Activity >>
Retype word for word the stretch of entries below from the line that has "foto. KNIL militairen" through the line that has "Confetti di Sulmona", and omit the pictures.

[Source data — start]

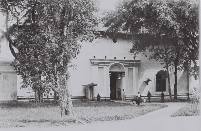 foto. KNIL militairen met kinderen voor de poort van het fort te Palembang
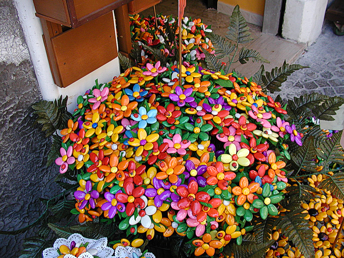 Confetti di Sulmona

[Source data — finish]
[Source data — start]

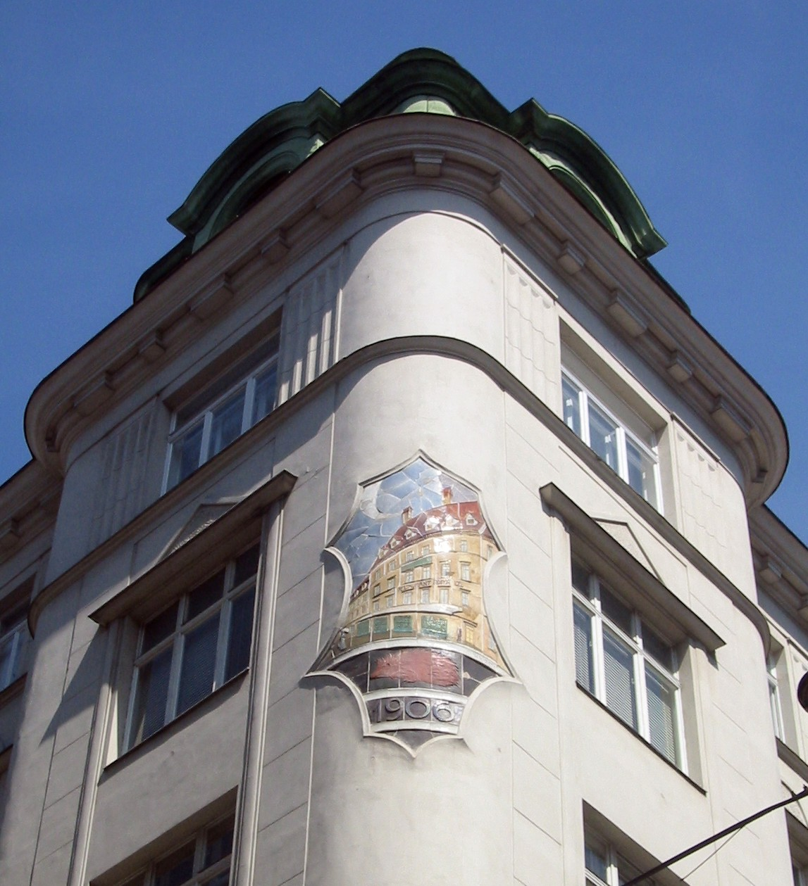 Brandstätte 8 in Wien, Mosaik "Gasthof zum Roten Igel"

[Source data — finish]

Solution to this problem >>
 foto. KNIL militairen met kinderen voor de poort van het fort te Palembang
 Confetti di Sulmona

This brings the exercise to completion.